—Aussi bien que ce souterrain.

—Quand et par quelle voie vous y êtes-vous donc introduit?

—Par la voie qui m'a amené ici.

—Et que vous me ferez connaître, je l'espère.

—Tout à l'heure. Pour l'instant, je vous supplie, monsieur le duc, de bannir de votre esprit toute terreur inutile.... Ne voyez en moi qu'un inconnu désireux d'avoir avec vous un entretien sérieux, très-sérieux, et qui, par crainte des importuns, a dû choisir le lieu et le moment où il était certain que cette entrevue ne serait pas troublée... je dois vous dire, cher monsieur, que je suis votre voisin...

—En vérité?

—Mon Dieu, oui. Tenez, voici ma carte: «Germandret, achat et vente de livres au comptant.» Monsieur le duc a dû remarquer mon humble boutique, au 22 de la rue de Seine, juste à côté de votre hôtel.

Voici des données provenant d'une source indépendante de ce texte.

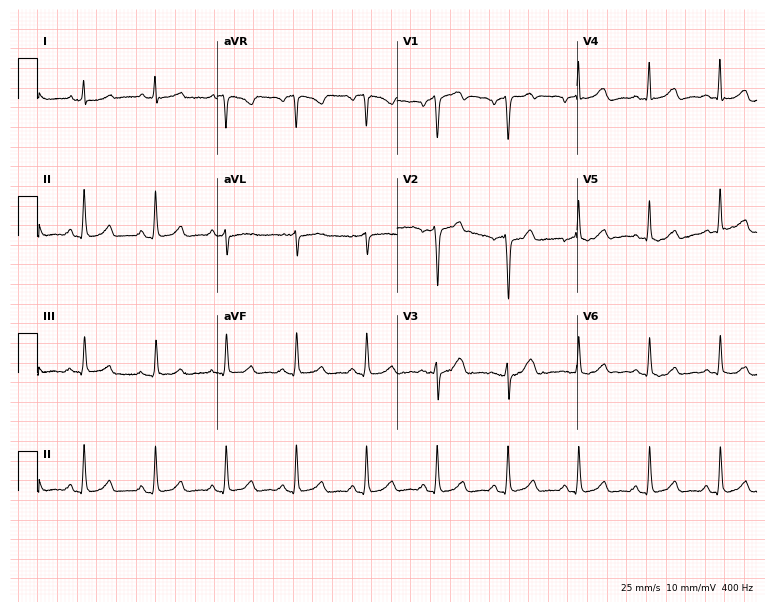
Standard 12-lead ECG recorded from a 45-year-old male. Read as a normal ECG.
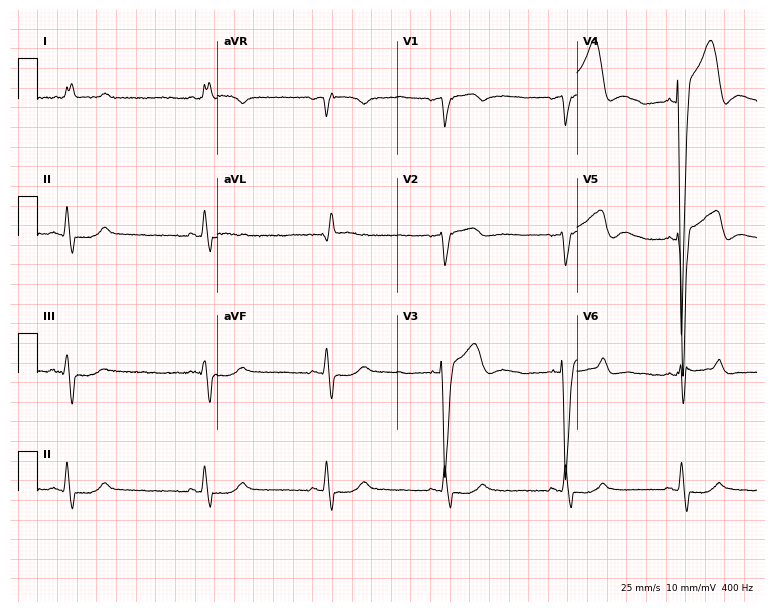
Standard 12-lead ECG recorded from a male, 83 years old. The tracing shows left bundle branch block, sinus bradycardia (a sinus rate of 50 beats per minute or less).
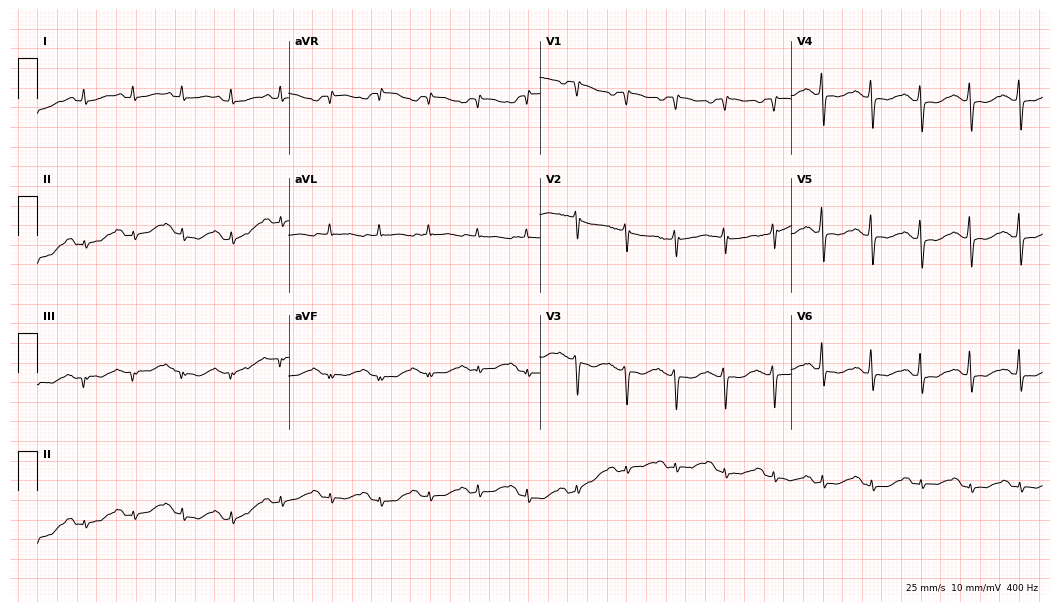
Resting 12-lead electrocardiogram (10.2-second recording at 400 Hz). Patient: a 51-year-old woman. None of these six findings is recorded: first-degree AV block, right bundle branch block (RBBB), left bundle branch block (LBBB), sinus bradycardia, atrial fibrillation (AF), sinus tachycardia. Only these six findings were labelled.
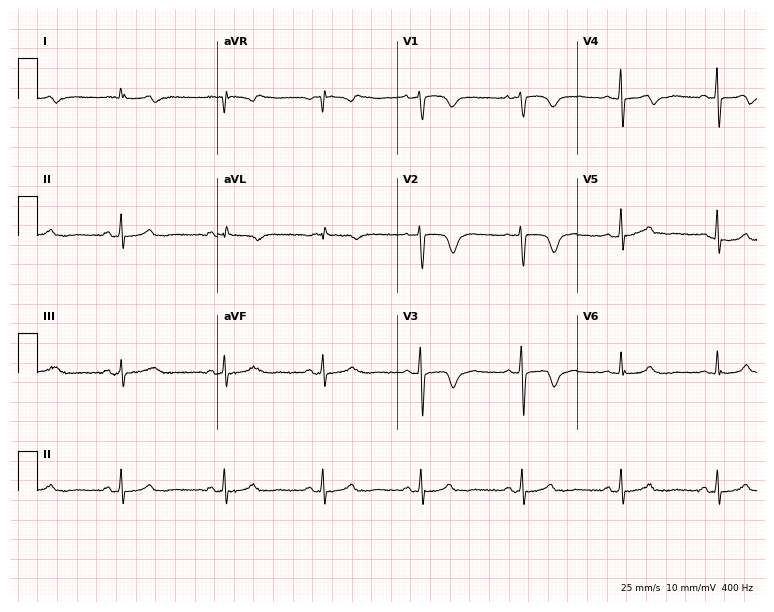
ECG (7.3-second recording at 400 Hz) — a female patient, 82 years old. Screened for six findings — first-degree AV block, right bundle branch block (RBBB), left bundle branch block (LBBB), sinus bradycardia, atrial fibrillation (AF), sinus tachycardia — none is recorded. Other findings, if any, are not listed.
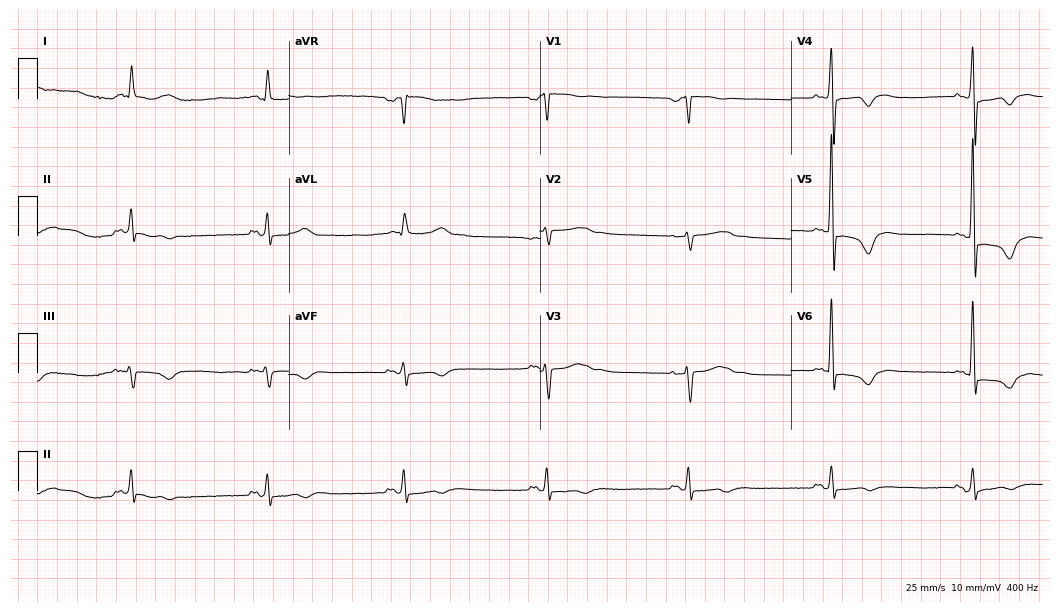
Standard 12-lead ECG recorded from a male, 61 years old. None of these six findings is recorded: first-degree AV block, right bundle branch block, left bundle branch block, sinus bradycardia, atrial fibrillation, sinus tachycardia. Findings outside these six are not listed.

Puis-je espérer que monsieur le duc ne m'oubliera pas, alors qu'il songera à monter sa bibliothèque?

Le duc ne put à son tour réprimer un sourire: il était clair que le prétendu M. Germandret bavardait, comme on ferraille avant d'entamer la lutte décisive.

—Oui, dit de Belen, c'est pour solliciter ma pratique que M. Germandret s'est introduit chez moi d'abord, qu'il a pris soin de rendre mes pistolets inoffensifs et qu'enfin il a pénétré dans ce souterrain.

—Il est vrai que mon plus grand désir est d'entrer en relations avec monsieur le duc.